Bundespatentgericht:
Urteil vom 8. Mai 2007
Aktenzeichen: 4 Ni 13/06

(BPatG: Urteil v. 08.05.2007, Az.: 4 Ni 13/06)

Tenor

1. Die Klage wird abgewiesen.

2. Die Klägerin trägt die Kosten des Rechtsstreits.

3. Das Urteil ist gegen Sicherheitsleistung in Höhe von 120 % des zu vollstreckenden Betrages vorläufig vollstreckbar.

Tatbestand

Die Beklagte ist eingetragene Inhaberin des deutschen Patents DE 196 35 258 (Streitpatent), das am 30. August 1996 angemeldet worden ist. Das Streitpatent betrifft ein Bohr- und Fräswerk zum Verarbeiten von Werkstoffstangen und umfasst vier Patentansprüche, die insgesamt angegriffen sind. Anspruch 1 lautet ohne Bezugszeichen wie folgt:

Bohr- und Fräswerk zum Verarbeiten von Werkstoffstangen zu einzelnen Werkstücken, mit - einem Maschinenbett, das eine Längsrichtung und eine Querrichtung definiert,

- einem Fahrständer, der auf dem Maschinenbett längs und quer gesteuert verstellbar ist,

- zumindest einer Werkzeugspindel, die am Fahrständer entlang einer zur Längsrichtung und zur Querrichtung normalen Spindelachse gesteuert verstellbar ist,

- einem Werkstückträger, der eine Spannachse definiert, um diese Spannachse gesteuert dreheinstellbar ist und eine Spanneinrichtung enthält, durch die eine Werkstoffstange hindurchschiebbar ist, und in der die Werkstoffstange festspannbar ist, wobei ein vorderer Abschnitt der Werkstoffstange als zu bearbeitendes Werkstück im Arbeitsbereich der Werkzeugspindel angeordnet ist, und - einer Zuführeinrichtung zum Hindurchschieben der Werkstoffstange durch die Spanneinrichtung, dadurch gekennzeichnet, dass der Werkstückträger um eine zur Spannachse sowie zur Spindelachse normale Schwenkachse gesteuert in einem Bereich schwenkbar ist, der sich mindestens von einer Spindelachse normalen Lage der Spannachse bis zu einer zur Spindelachse parallelen Lage der Spannachse erstreckt.

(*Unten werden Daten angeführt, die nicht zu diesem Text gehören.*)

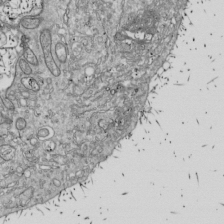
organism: Drosophila
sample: Cell division; meiosis; drosophila spermatocytes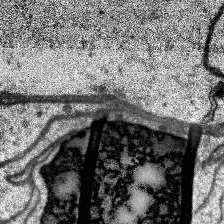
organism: Human
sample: Temporal Lobe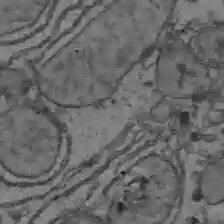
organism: C57BL Mouse
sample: Liver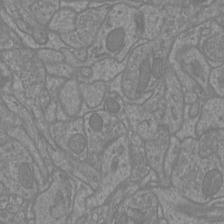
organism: Mouse
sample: Cortical neurons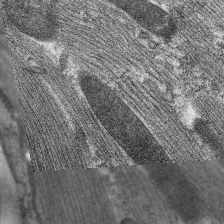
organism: C. elegans
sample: Pharynx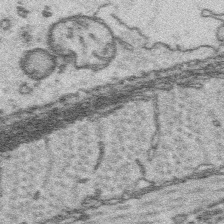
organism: Platynereis dumerilii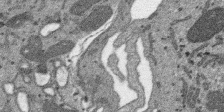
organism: Human
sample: Lung epithelial cells infected with SARS-CoV-2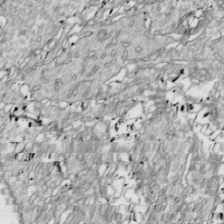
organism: Drosophila
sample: Cell division; meiosis; drosophila spermatocytes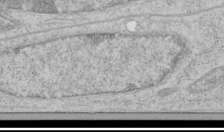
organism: Human
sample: Mitochondria in HCT116 cells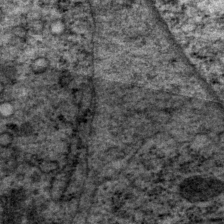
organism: P. pacificus
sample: Pharynx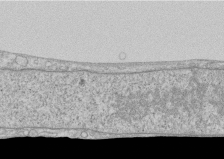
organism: Human
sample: CRL-1474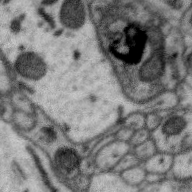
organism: Zebra finch
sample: Brain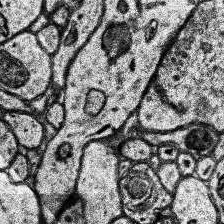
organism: Human
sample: Temporal Lobe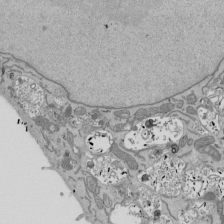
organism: Mouse
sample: ED-1 cell nuclei; centrioles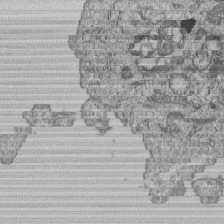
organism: Human
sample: MDA-MB-231 cells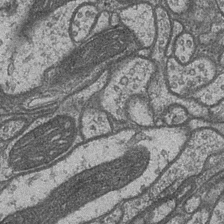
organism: Drosophila
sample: Optic medulla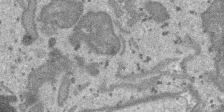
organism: Human
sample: Lung epithelial cells infected with SARS-CoV-2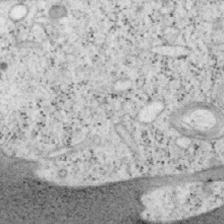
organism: Mouse
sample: OT-I killer T cells with ID8 ovarian cancer cells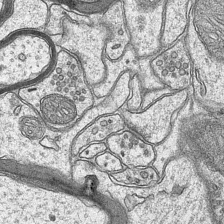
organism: Mouse
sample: CA1 Hippocampus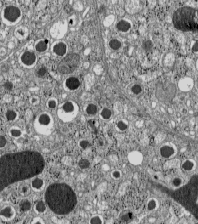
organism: C57BL Mouse
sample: Pancreatic islet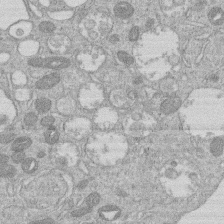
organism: Human
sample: Macrophage cells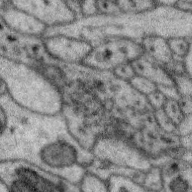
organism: Zebra finch
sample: Brain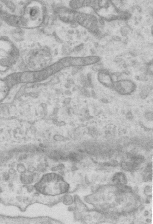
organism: Mouse
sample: Centriole in ependymal cells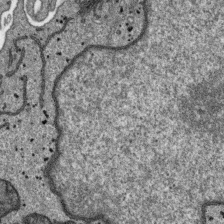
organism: Human
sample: Lung epithelial cells, uninfected (mock) control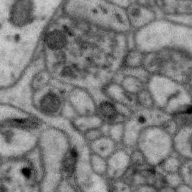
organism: Zebra finch
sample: Brain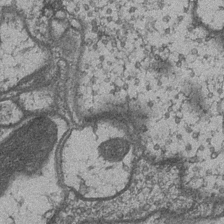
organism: Drosophila
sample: Optic medulla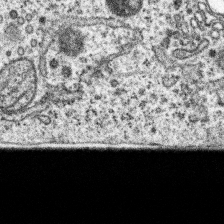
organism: Human
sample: HeLa cells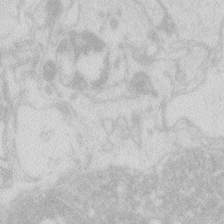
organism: Zebrafish
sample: Macrophage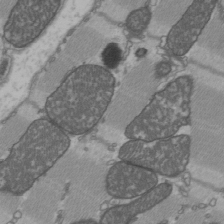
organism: C57BL Mouse
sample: Heart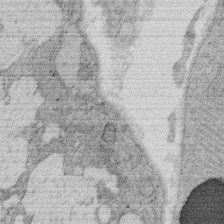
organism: Rat
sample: Salivary granule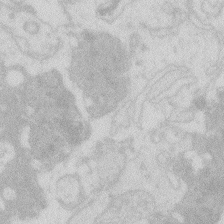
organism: Zebrafish
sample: Macrophage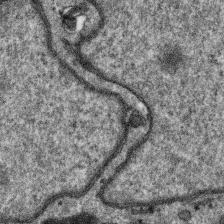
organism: Human
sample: Lung epithelial cells infected with SARS-CoV-2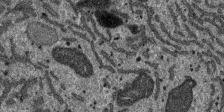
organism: Human
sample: Lung epithelial cells infected with SARS-CoV-2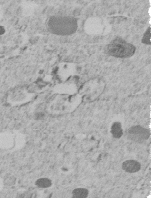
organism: C. elegans
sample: C. elegans embryo early stage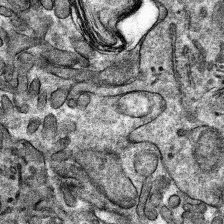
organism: Mouse
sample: Mouse hepatocytes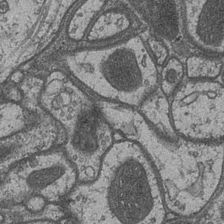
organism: Drosophila
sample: Optic medulla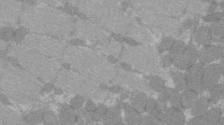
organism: C57BL Mouse
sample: Tibialis anterior muscle cell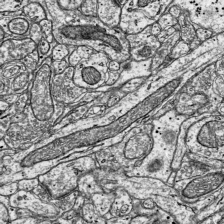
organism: Mouse
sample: Visual Cortex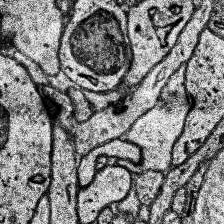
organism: Human
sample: Temporal Lobe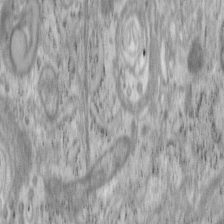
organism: Human
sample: HeLa cells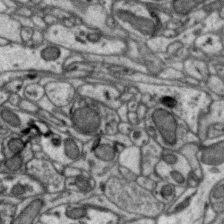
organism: Zebra finch
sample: Brain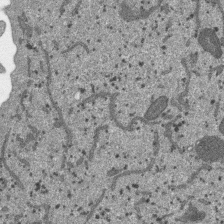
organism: Human
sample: Lung epithelial cells infected with SARS-CoV-2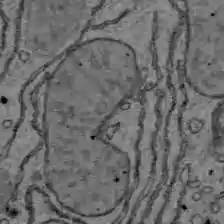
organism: C57BL Mouse
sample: Liver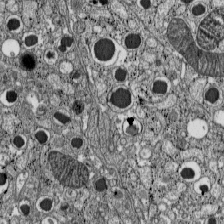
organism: C57BL Mouse
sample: Pancreatic islet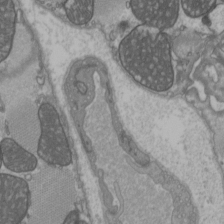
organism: C57BL Mouse
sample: Heart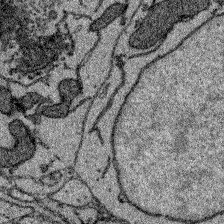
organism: Zebrafish
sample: Larval olfactory bulb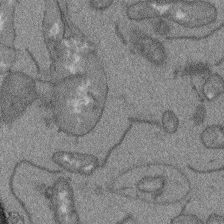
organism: Arabidopsis thaliana
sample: Root tip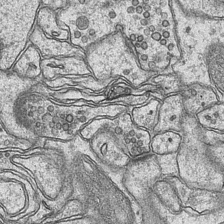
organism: Mouse
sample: CA1 Hippocampus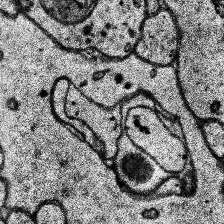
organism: Human
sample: Temporal Lobe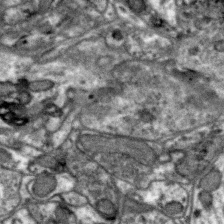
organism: Zebra finch
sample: Brain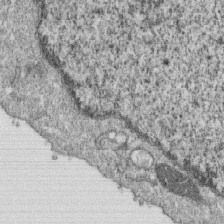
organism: African green monkey
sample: Vero E6 cells infected with SARS-CoV-2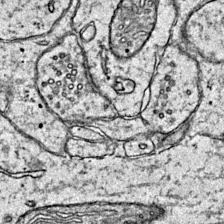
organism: Mouse
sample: Primary visual cortex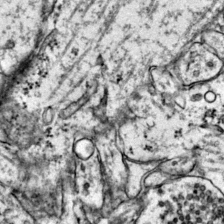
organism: Mouse
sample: Primary visual cortex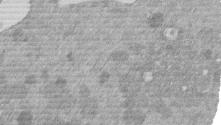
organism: Mouse
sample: Dividing mouse embryo 1 cell stage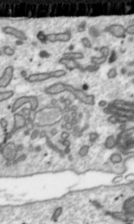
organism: Toxoplasma gondii
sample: Parasites in a vacuole inside a host cell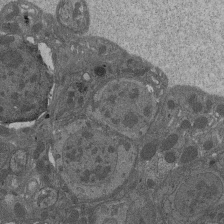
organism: Drosophila
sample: Antenna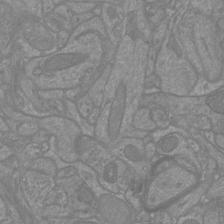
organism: Mouse
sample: Cortical neurons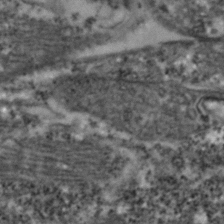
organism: Zebrafish
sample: Zebrafish embryo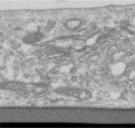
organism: Human
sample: Centriole in RPE cells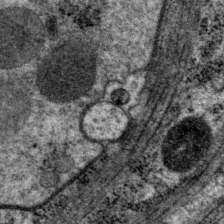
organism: P. pacificus
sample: Pharynx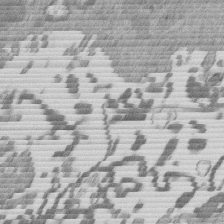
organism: Mouse
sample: Dividing mouse embryo 1 cell stage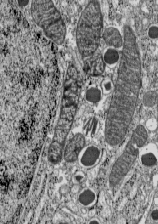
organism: C57BL Mouse
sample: Pancreatic islet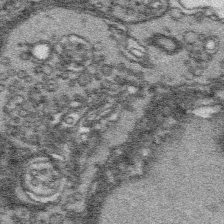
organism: Platynereis dumerilii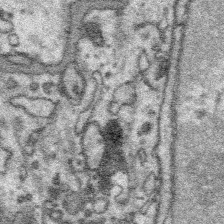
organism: Platynereis dumerilii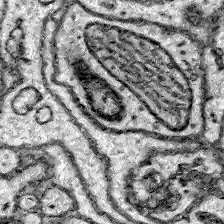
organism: Zebrafish
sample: Brain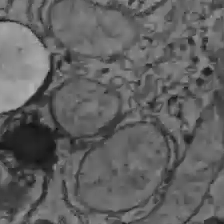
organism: C57BL Mouse
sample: Liver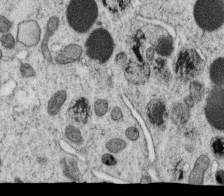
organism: C. elegans
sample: C. elegans oocyte; sperm cells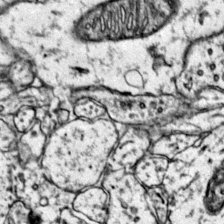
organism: Mouse
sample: Primary visual cortex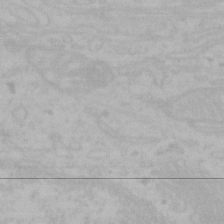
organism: Mouse
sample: Choroid plexus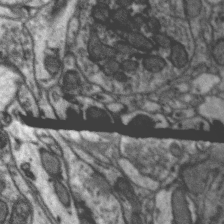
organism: Zebra finch
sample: Brain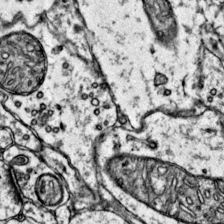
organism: Mouse
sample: Primary visual cortex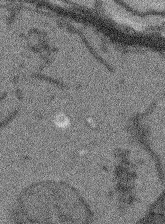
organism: Arabidopsis thaliana
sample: Root tip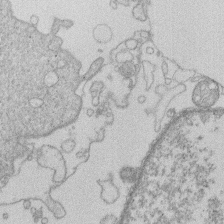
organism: Human
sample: Macrophage cells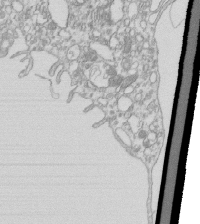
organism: Mouse
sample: Macrophages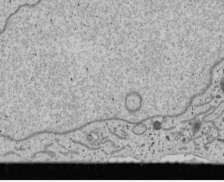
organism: Human
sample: Mitochondria in U2OS cells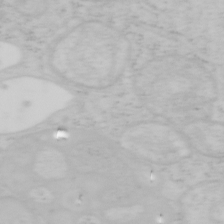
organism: Mouse
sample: OT-I killer T cells with ID8 ovarian cancer cells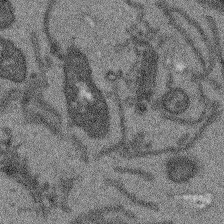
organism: Arabidopsis thaliana
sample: Root tip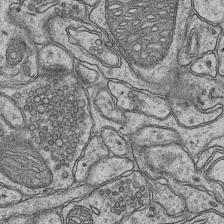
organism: Mouse
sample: CA1 Hippocampus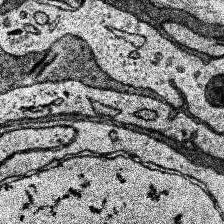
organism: Human
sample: Temporal Lobe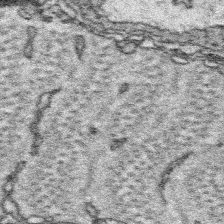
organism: Platynereis dumerilii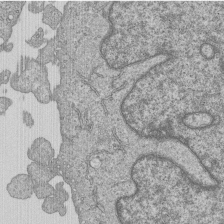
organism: Human
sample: MDA-MB-231 cells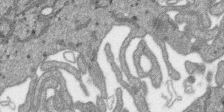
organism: Human
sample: Lung epithelial cells infected with SARS-CoV-2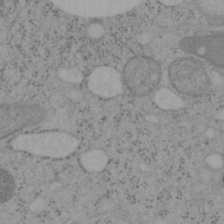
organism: Mouse
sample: OT-I killer T cells with ID8 ovarian cancer cells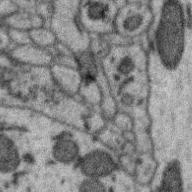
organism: Zebra finch
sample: Brain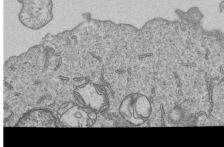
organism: Human
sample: MDA-MB-231 cells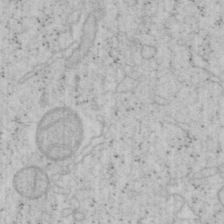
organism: Human
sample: HeLa cells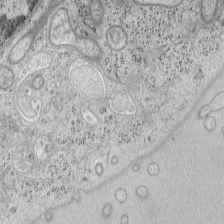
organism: Mouse
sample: OT-I killer T cells with ID8 ovarian cancer cells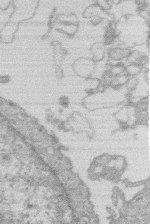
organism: Human
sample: Macrophage cells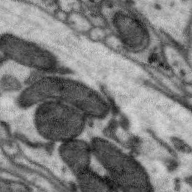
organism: Zebra finch
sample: Brain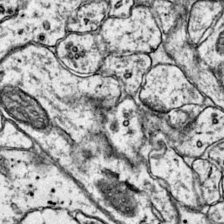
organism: Mouse
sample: Primary visual cortex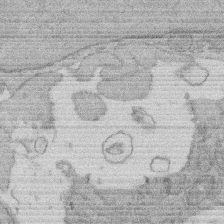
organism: Rat
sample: Salivary granule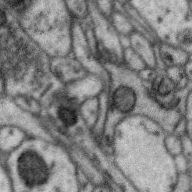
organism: Zebra finch
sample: Brain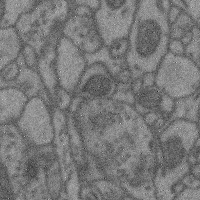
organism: Mouse
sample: Cerebral cortex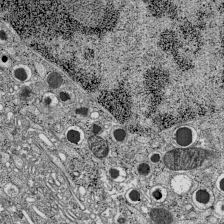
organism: C57BL Mouse
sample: Pancreatic islet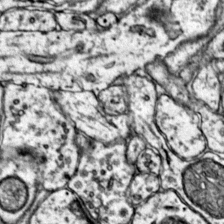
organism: Mouse
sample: Primary visual cortex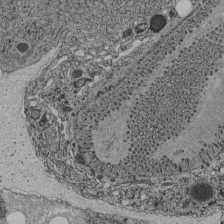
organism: C. elegans
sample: C. elegans pharynx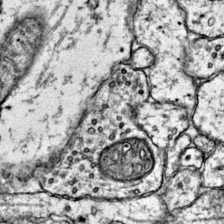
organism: Mouse
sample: Primary visual cortex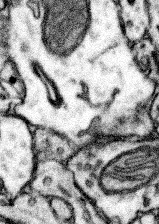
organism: Mouse
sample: Somatosensory cortex neuropil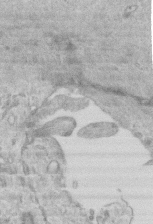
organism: Mouse
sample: Centriole in ependymal cells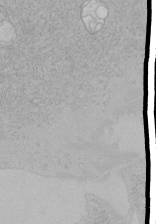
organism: Human
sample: Mitochondria in HCT116 cells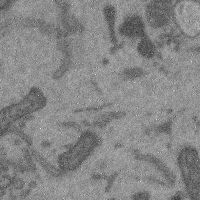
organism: Mouse
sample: Cerebral cortex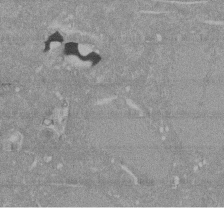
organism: Mouse
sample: ED-1 cell nuclei; centrioles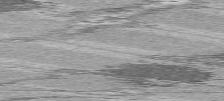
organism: C57BL Mouse
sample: Heart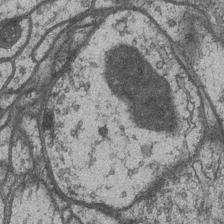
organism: Drosophila
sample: Optic medulla

Wegen der weiter angegriffenen und auf Anspruch 1 unmittelbar oder mittelbar rückbezogenen Patentansprüche 2 bis 4 wird auf die Streitpatentschrift 196 35 258 C1 Bezug genommen.

Die Klägerin ist der Ansicht, der Gegenstand des Streitpatents sei weder neu noch erfinderisch. Zur Begründung trägt sie vor, im Stand der Technik seien zum Anmeldezeitpunkt Bohr- und Fräswerke mit den Merkmalen des Patentgegenstands bereits bekannt gewesen. Hierzu beruft sie sich auf folgende Druckschriften und Dokumente:

A3 EP 0 368 996 B1 A4 AT 390 023 B A5 DE 38 24 602 A1 A6 EP 0 375 783 B1 A7 DE 689 26 780 T2 (deutsche Übersetzung von A6)

A8 US 4 868 969 A9 Kopie von Titelblatt, Impressum und S. 184-187 aus: Weck, Manfred, "Werkzeugmaschinen Fertigungssysteme 1 - Maschinenarten und Anwendungsbereiche", 5. Auflage, Springer-Verlag, 1998 Die Klägerin beantragt, das deutsche Patent 196 35 258 insgesamt für nichtig zu erklären.

Die Beklagte beantragt, die Klage abzuweisen.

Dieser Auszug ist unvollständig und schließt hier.